Type of Document Dissertation
Author Nicholl, Ryan John Thomas
URN etd-07182017-013046
Title Non-Hookean Mechanics of Crystalline Membranes
Degree PhD
Department Physics
Advisory Committee
Advisor Name Title
Kirill Bolotin Committee Chair
Greg Walker Committee Member
Kalman Varga Committee Member
Nickolay Lavrik Committee Member
Norman Tolk Committee Member
  • mechanics
  • crumpling
  • 2D materials
  • graphene
Date of Defense 2017-06-09
Availability unrestricted
Graphene is the simplest crystalline membrane and therefore the ideal material to test mechanics at the ultimate, atomic thickness limit.
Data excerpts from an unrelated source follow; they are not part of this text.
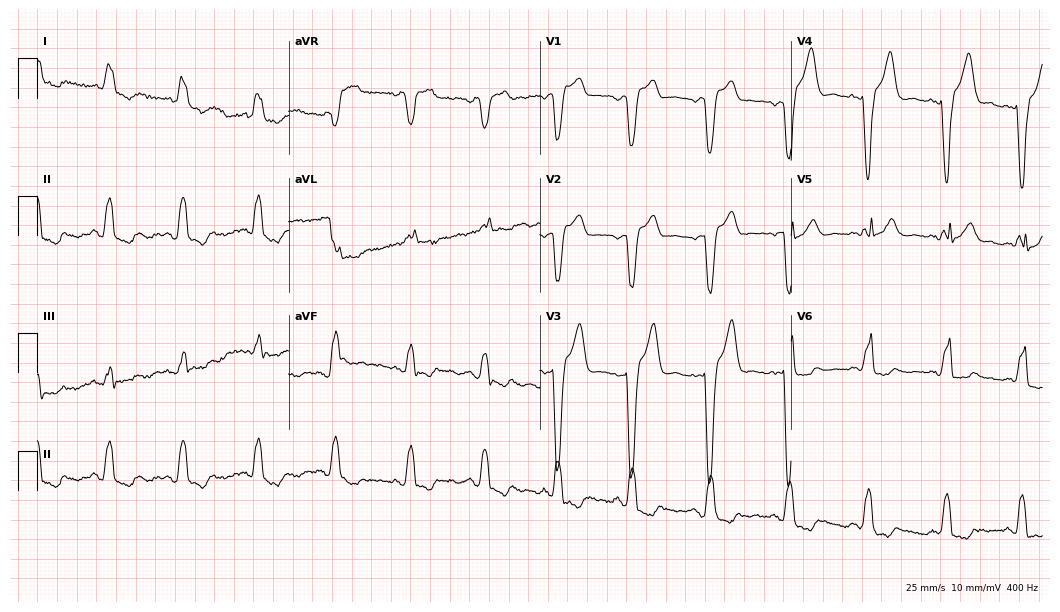
ECG — a woman, 61 years old. Findings include left bundle branch block.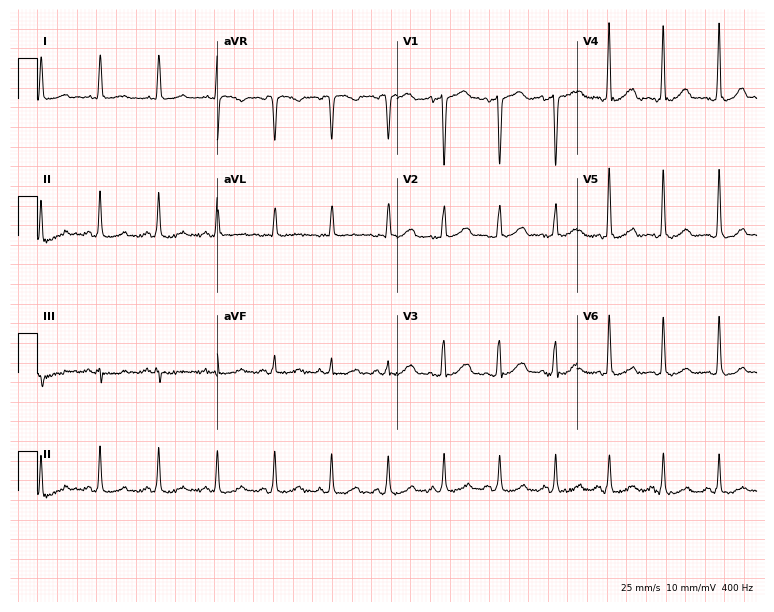
Electrocardiogram, a female patient, 67 years old. Interpretation includes sinus tachycardia (a sinus rate of 100 beats per minute or more).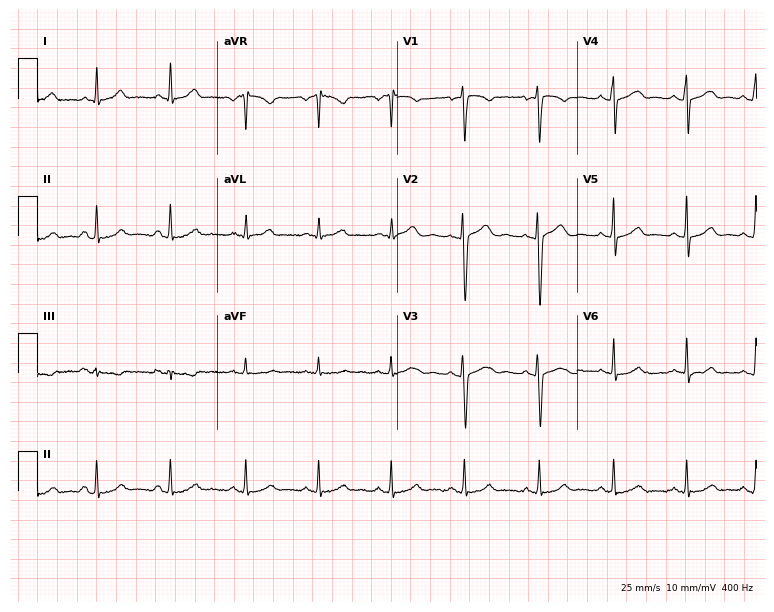
ECG — a female patient, 27 years old. Labelled as a normal ECG.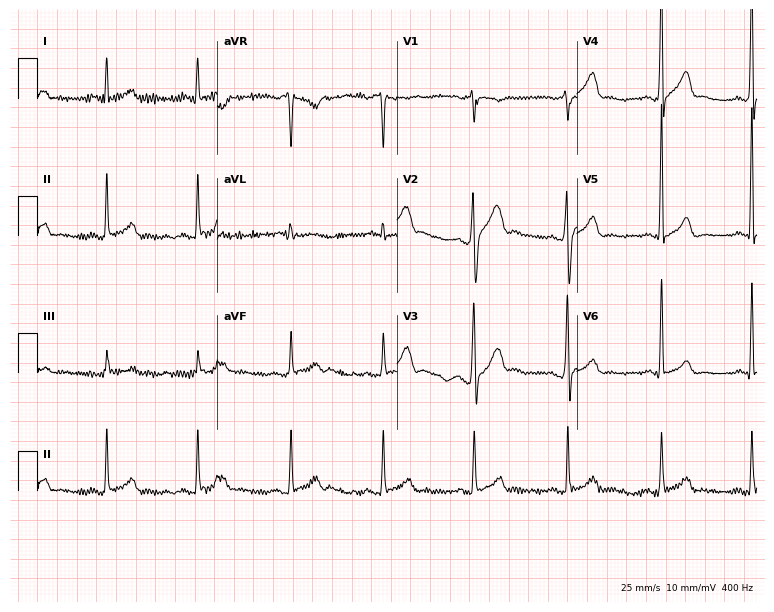
Electrocardiogram (7.3-second recording at 400 Hz), a 25-year-old male. Of the six screened findings (first-degree AV block, right bundle branch block, left bundle branch block, sinus bradycardia, atrial fibrillation, sinus tachycardia), none is recorded.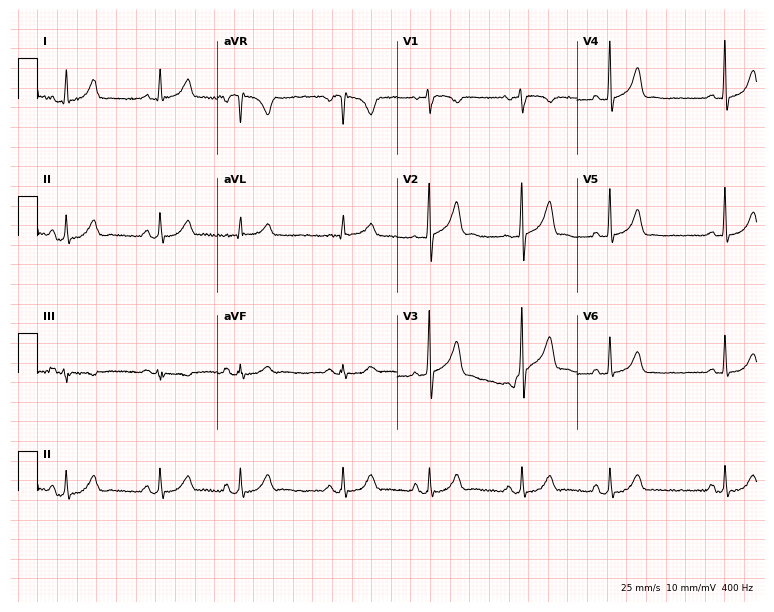
12-lead ECG from a woman, 44 years old (7.3-second recording at 400 Hz). No first-degree AV block, right bundle branch block, left bundle branch block, sinus bradycardia, atrial fibrillation or sinus tachycardia recorded for this tracing. Only these six findings were labelled.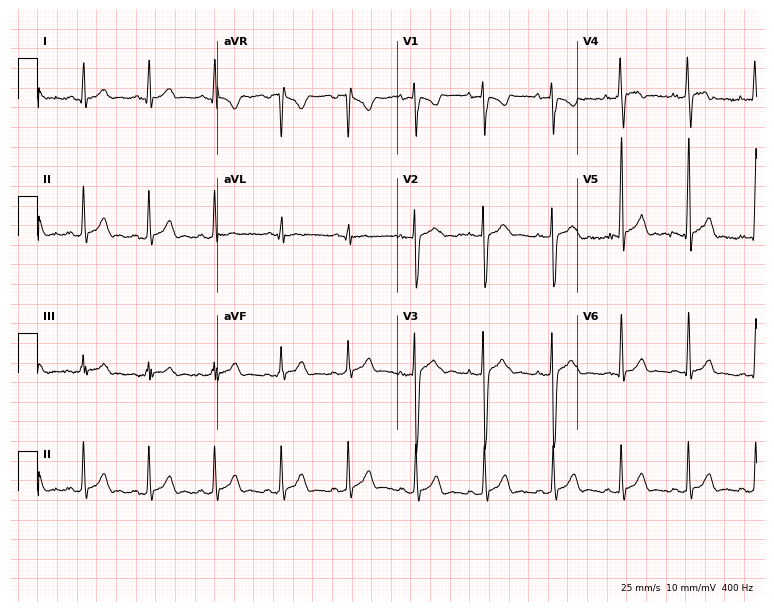
ECG (7.3-second recording at 400 Hz) — a 17-year-old man. Labelled as a normal ECG.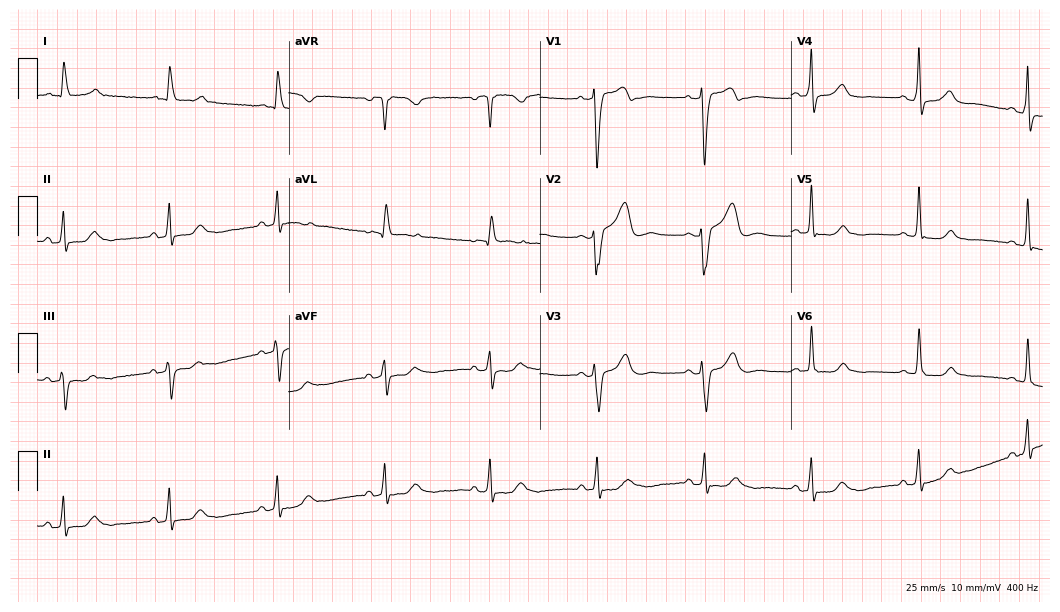
Resting 12-lead electrocardiogram. Patient: a 73-year-old female. None of these six findings is recorded: first-degree AV block, right bundle branch block, left bundle branch block, sinus bradycardia, atrial fibrillation, sinus tachycardia.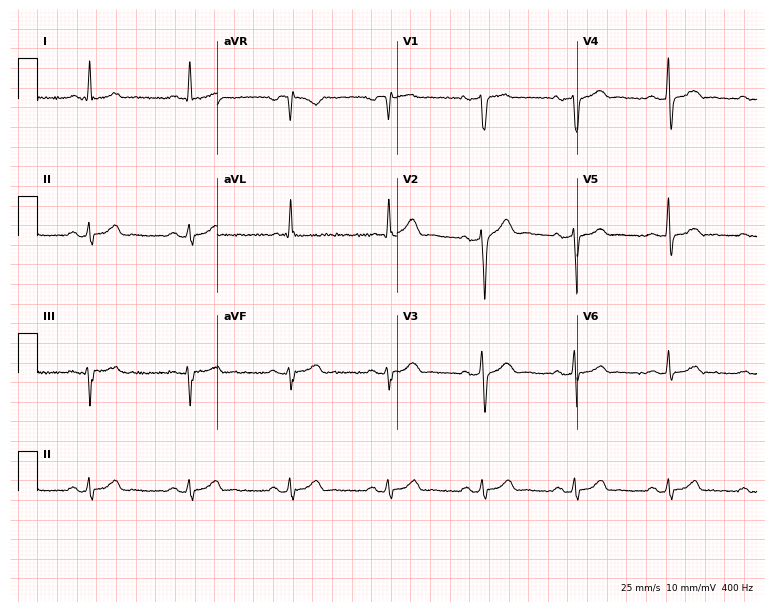
ECG — a male, 62 years old. Labelled as a normal ECG.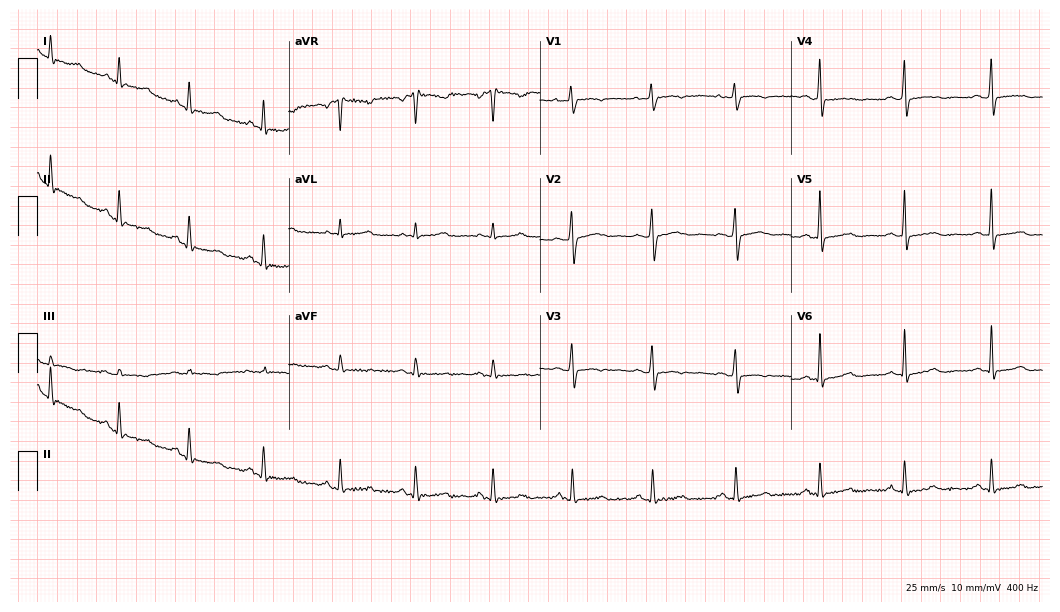
Standard 12-lead ECG recorded from a 39-year-old female patient. None of these six findings is recorded: first-degree AV block, right bundle branch block (RBBB), left bundle branch block (LBBB), sinus bradycardia, atrial fibrillation (AF), sinus tachycardia.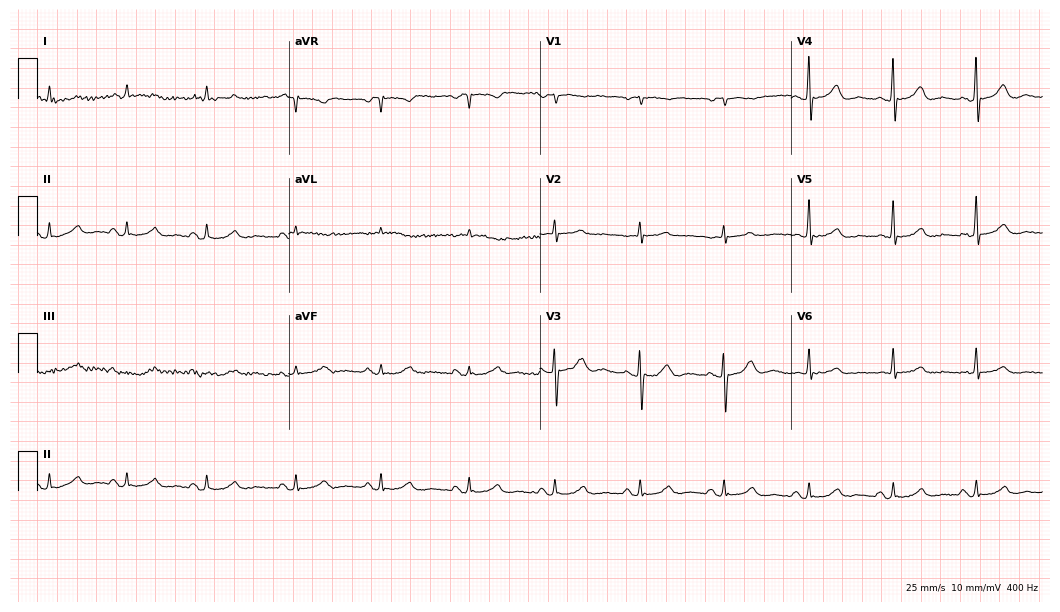
12-lead ECG from a man, 68 years old. Recorded interpretation: within normal limits.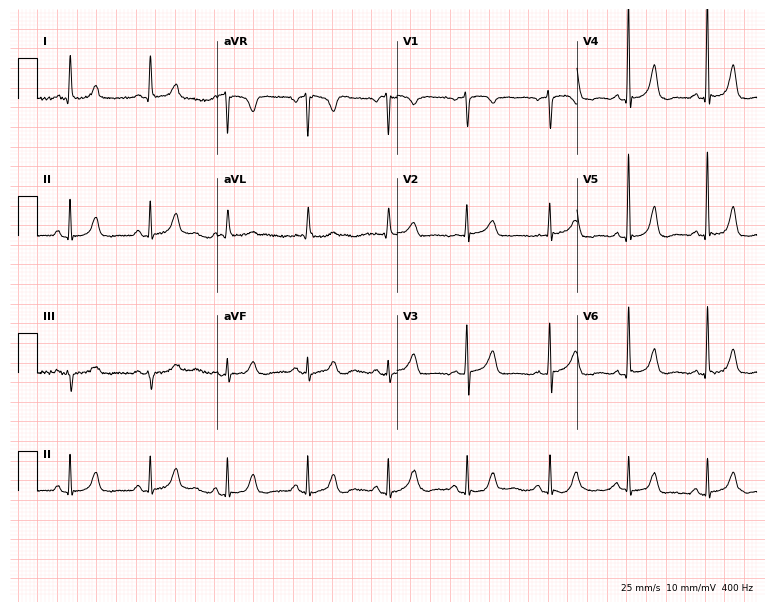
Electrocardiogram (7.3-second recording at 400 Hz), a woman, 76 years old. Of the six screened findings (first-degree AV block, right bundle branch block, left bundle branch block, sinus bradycardia, atrial fibrillation, sinus tachycardia), none is recorded. Other findings, if any, are not listed.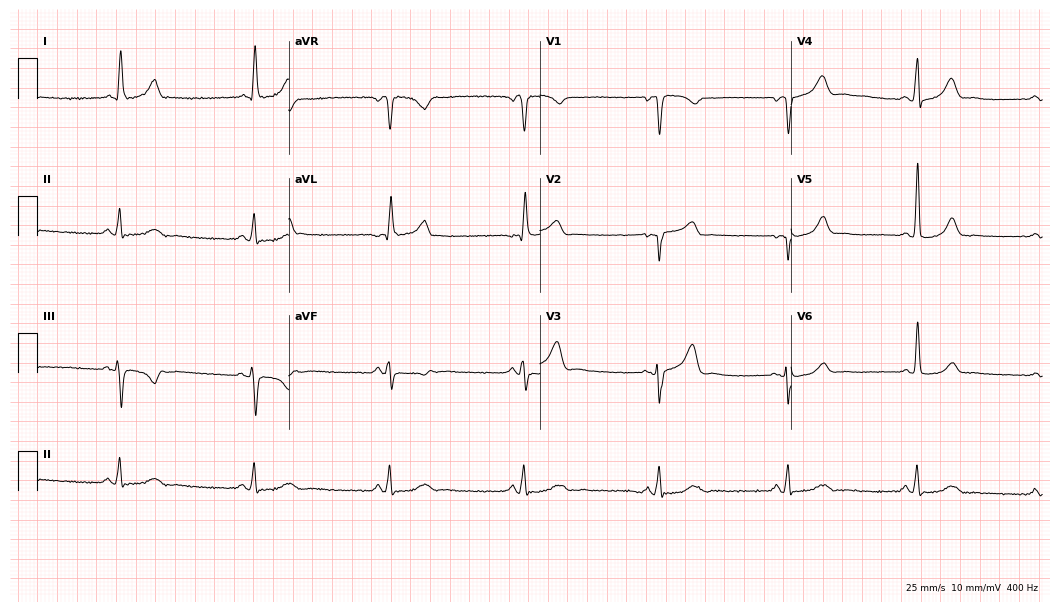
12-lead ECG from a female, 56 years old. Findings include sinus bradycardia (a sinus rate of 50 beats per minute or less).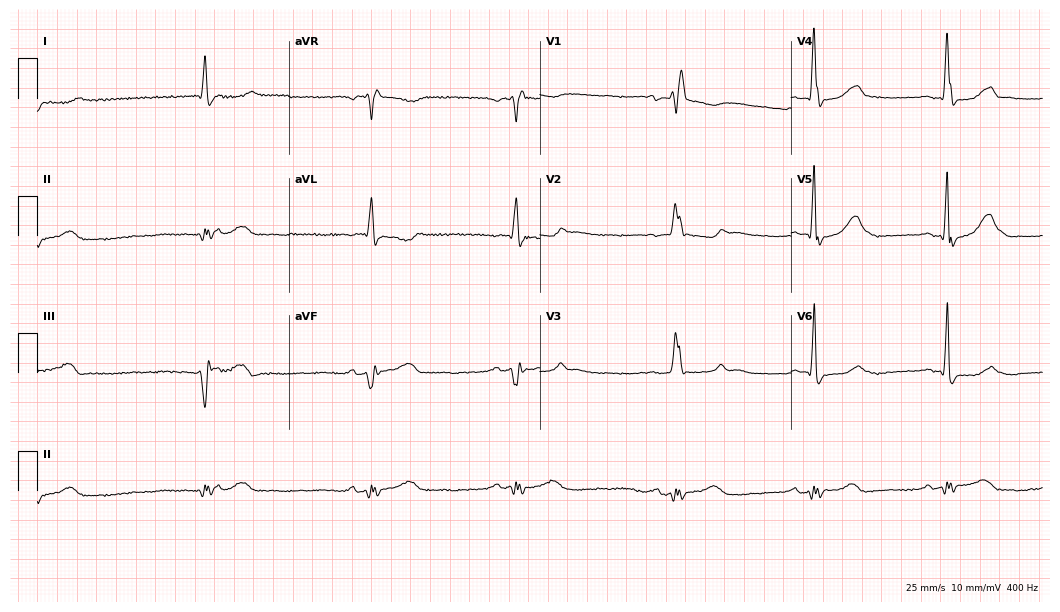
Electrocardiogram (10.2-second recording at 400 Hz), a 72-year-old female patient. Interpretation includes right bundle branch block (RBBB), sinus bradycardia (a sinus rate of 50 beats per minute or less).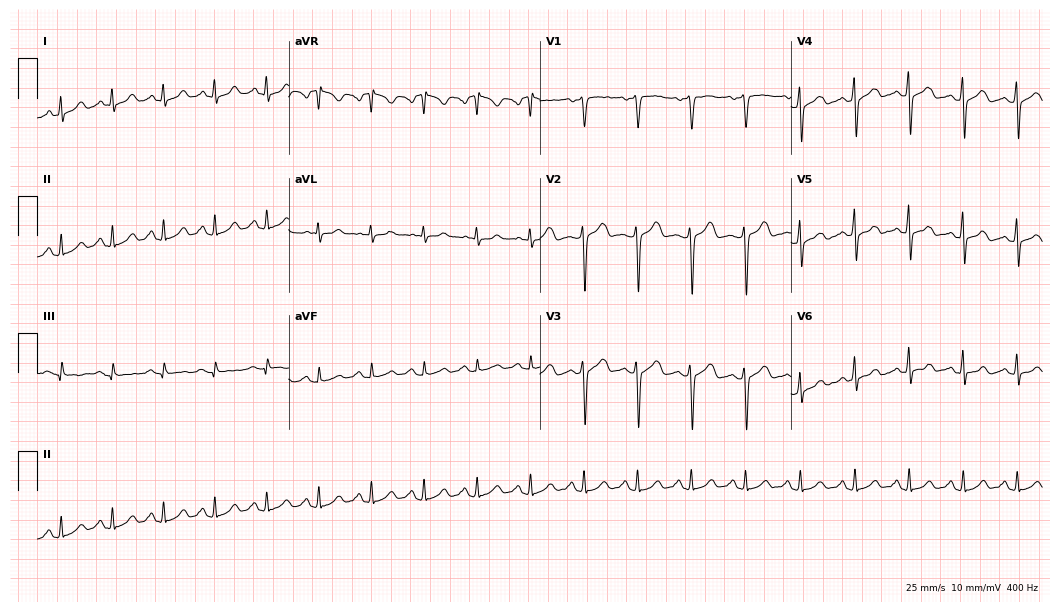
12-lead ECG from a 42-year-old female. Shows sinus tachycardia (a sinus rate of 100 beats per minute or more).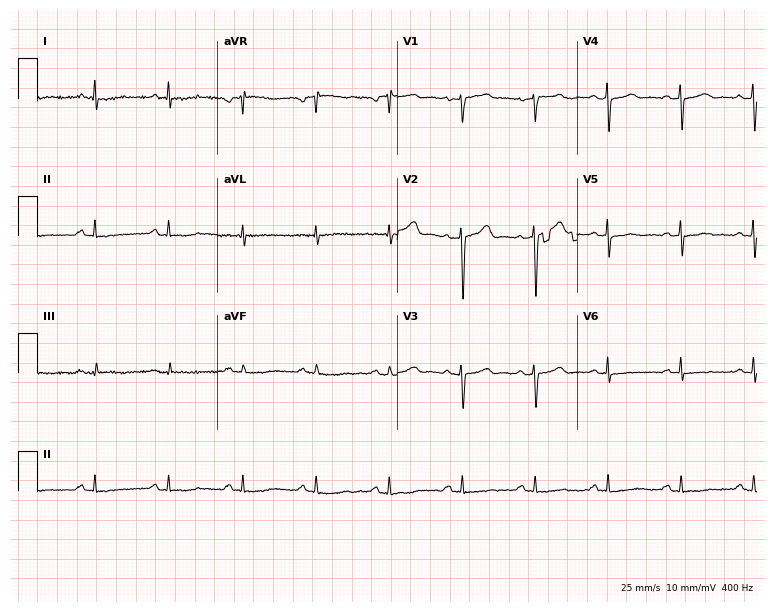
Standard 12-lead ECG recorded from a 44-year-old woman. Read as a normal ECG.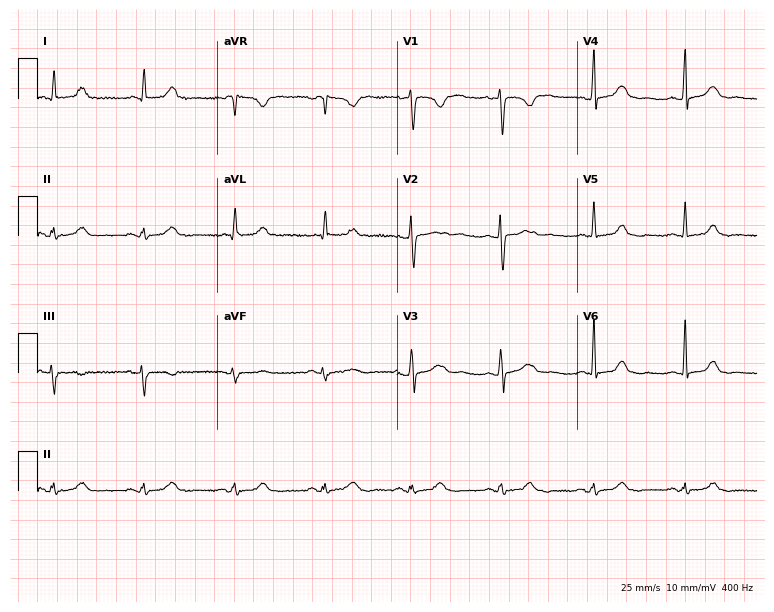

It is well known from experiments performed at high stress that graphene is one of the stiffest materials ever studied. At the same time, any thin material is always crumpled. In the case of graphene, crumpling can arise from static wrinkling or thermal fluctuations (flexural phonons). In this dissertation, we experimentally studied the effect of this crumpling on stretching and bending graphene. First, we developed a method to measure the mechanical response of suspended graphene at low stress. We found that the stretching stiffness of graphene is reduced by up to 10 times because of crumpling. We probed the contribution to stretching due to flexural phonons through temperature-dependent measurements. We probed the contribution due to static wrinkling by measuring changes in mechanical response when modifying membrane geometry in-situ. From this, we found that static wrinkles are the dominant source of crumpling. Second, we observed nonlinear stress-strain curves while applying high stress to our suspended graphene samples. We studied this nonlinearity in detail by comparing two complementary measurements of strain obtained from interferometric profilometry and Raman spectroscopy. This allowed us to measure the strength of crumpling and compare our data to recent theory. We found that stress/strain relationship in crumpled in graphene is described by a non-linear Hooke’s law with an exponent of ~0.14, which is good agreement with theory. Finally, we developed process flows to fabricate graphene cantilevers, stable in vacuum and air. We estimated that their bending rigidities are at least 100 times higher than what is expected for flat graphene. It is likely that this increase in the bending rigidity is also associated with crumpling.